Shakeel Mohamed est probablement un des députés ayant eu le plus d'accrochages avec le speaker, Sooroojdev Phokeer. Il maîtrise les Standing Orders sur le bout de ses doigts et intervient régulièrement quand il est persuadé que les règlements du Parlement ne sont pas respectés. Il a été expulsé à maintes reprises, voire suspendu de l'Assemblée nationale. À une occasion, il a présenté ses excuses et a aussi contesté une de ses suspensions en Cour suprême. Sooroojdev Phokeer n'est pas le seul speaker à avoir eu affaire au bouillant député de Port-Louis-Maritime -Port-Louis-Est.

L'ancienne speaker, Maya Hanoomanjee, a été qualifiée de «partiale» par Shakeel Mohamed lors d'une émission radiophonique. Ravi Rutnah, l'ancien député du Muvman Liberater, avait attiré l'attention du Parlement sur cette remarque et le Deputy Speaker d'alors, Sanjiv Teeluckdharry, avait dû présider la séance afin de réclamer une enquête auprès du bureau du Directeur des poursuites publiques. Mais il n'y a eu aucune suite à cette affaire.
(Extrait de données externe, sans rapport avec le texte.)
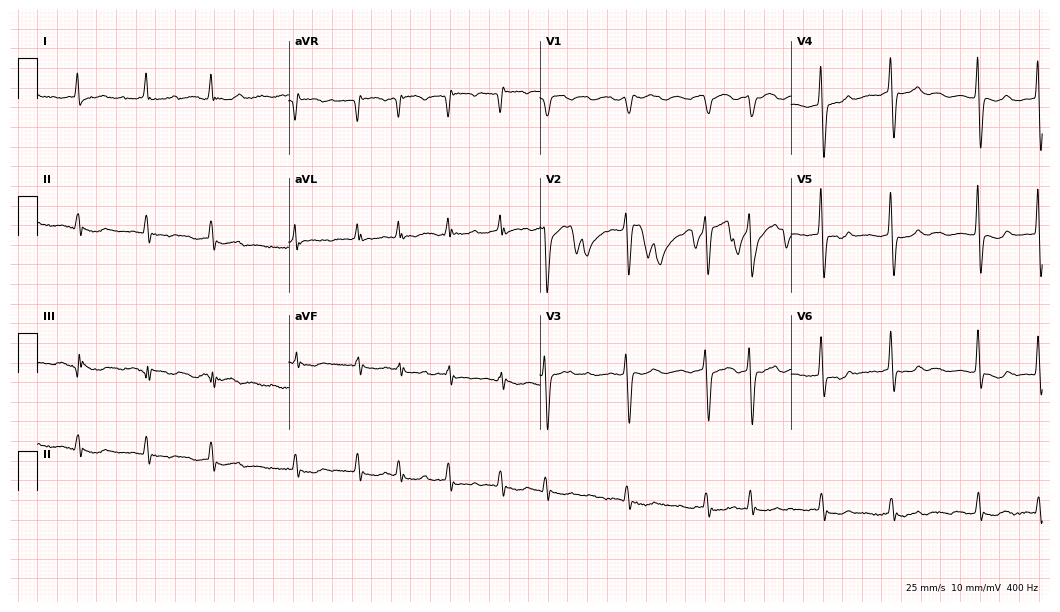
12-lead ECG from a 71-year-old female. Shows atrial fibrillation.
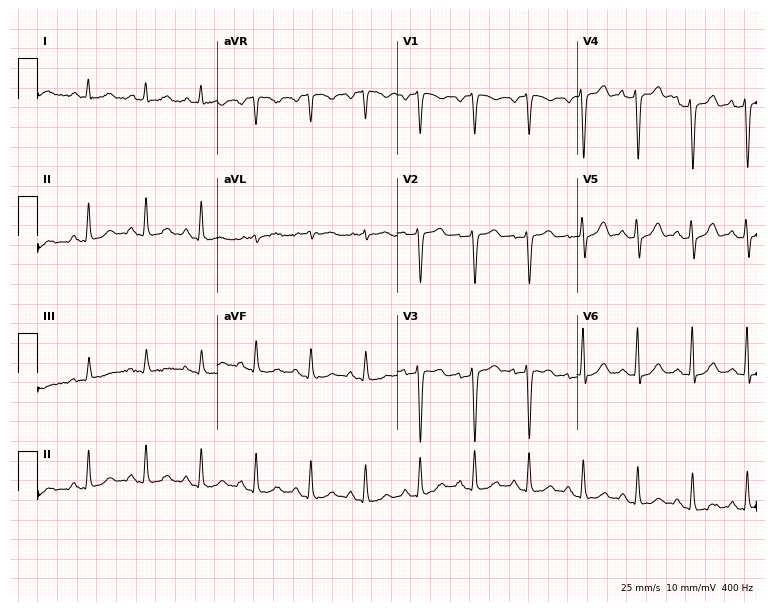
ECG (7.3-second recording at 400 Hz) — a male patient, 56 years old. Findings include sinus tachycardia (a sinus rate of 100 beats per minute or more).
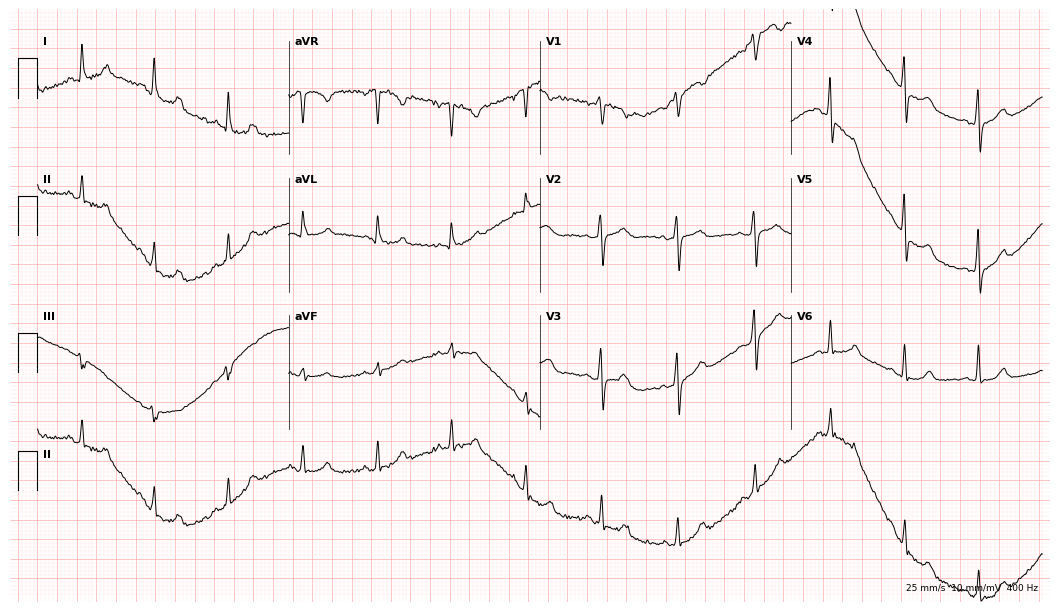
Electrocardiogram (10.2-second recording at 400 Hz), a 55-year-old female. Overall reading on record: normal ECG.
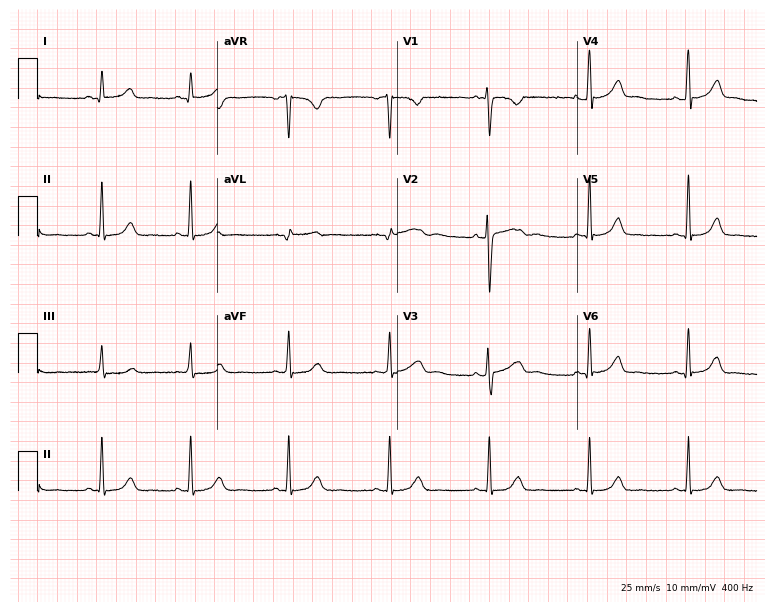
ECG (7.3-second recording at 400 Hz) — a 22-year-old female patient. Screened for six findings — first-degree AV block, right bundle branch block, left bundle branch block, sinus bradycardia, atrial fibrillation, sinus tachycardia — none is recorded.
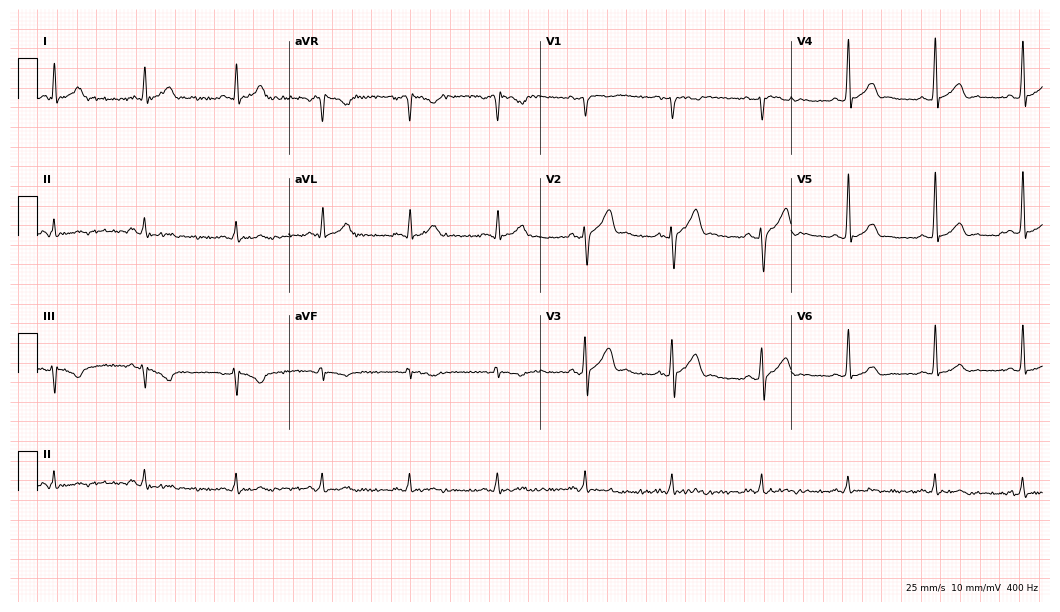
Resting 12-lead electrocardiogram (10.2-second recording at 400 Hz). Patient: a 35-year-old male. None of these six findings is recorded: first-degree AV block, right bundle branch block, left bundle branch block, sinus bradycardia, atrial fibrillation, sinus tachycardia.
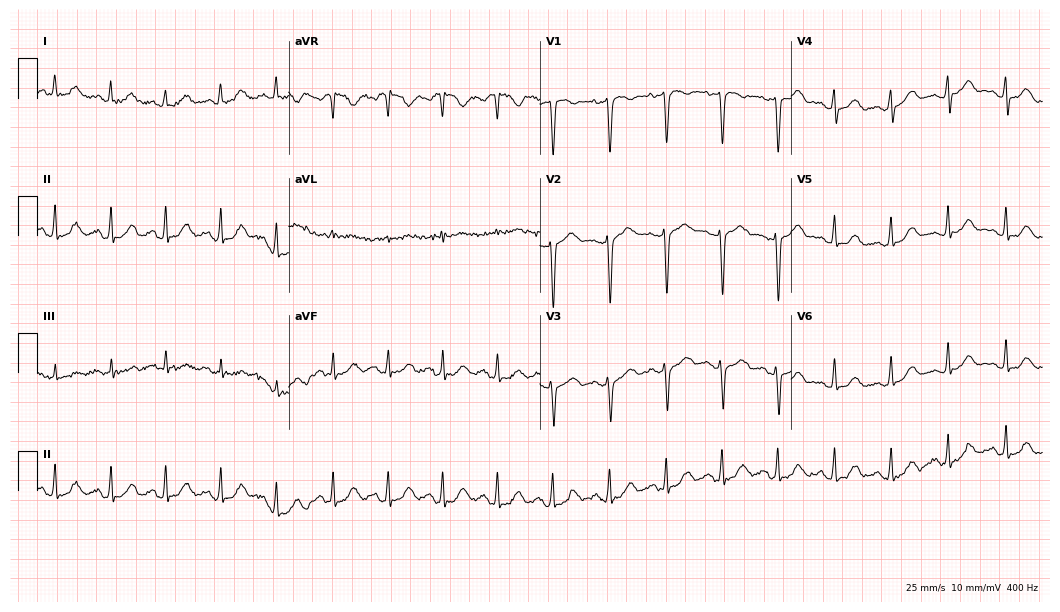
12-lead ECG (10.2-second recording at 400 Hz) from a 41-year-old female. Findings include sinus tachycardia (a sinus rate of 100 beats per minute or more).

Shakeel Mohamed avait aussi proposé à Maya Hanoomanjee de prendre du repos. «On a point of order, as a friend, do you need a break to breathe in and calm down ?», lui avait-il demandé.

Shakeel Mohamed est réputé pour ne pas avoir la langue dans sa poche alors que d'autres estiment qu'il est plutôt théâtral. Il a été un des rares membres du Parti travailliste qui ait osé remettre en question publiquement le leadership de son parti après la défaite de 2014. Il a également osé demander si les Mauriciens sont assez matures pour voter pour un non-hindou comme Premier ministre. L'on se souvient également de son fameux, «not even a jhaant», exprimé au Parlement. Il a aussi été aux côtés des défenseurs de l'azaan quand la Cour suprême avait ordonné aux mosquées de respecter un certain nombre de décibels lors des appels à la prière. Ses adversaires ont voulu lui coller sur le dos l'affaire Gorah Issac. D'ailleurs, ce n'est pas par hasard si Pravind Jugnauth a évoqué cette affaire, mardi, lors de la Private Notice Question. Cependant, il a également des admirateurs qui l'apprécient pour sa maîtrise de la langue de Shakespeare et pour son éloquence lors des débats.

Le nouveau chef de l'opposition a prêté serment comme avocat en 1992 pour exercer aux côtés de son père, Yousuf, aux Mohamed Chambers. Après ses études à l'école Notre-Dame des Victoires et au Collège du Saint-Esprit puis au Collège Royal de Curepipe, il s'est envolé pour l'Angleterre et la France pour étudier le droit avec une spécialisation en droit économique européen. Depuis la mort de Yousuf Mohamed en avril 2022, il occupe à plein temps le cabinet d'avocats de son père. L'avenir nous dira s'il cédera sa place à Arvin Boolell comme leader de l'opposition, celui-ci étant actuellement en période de convalescence.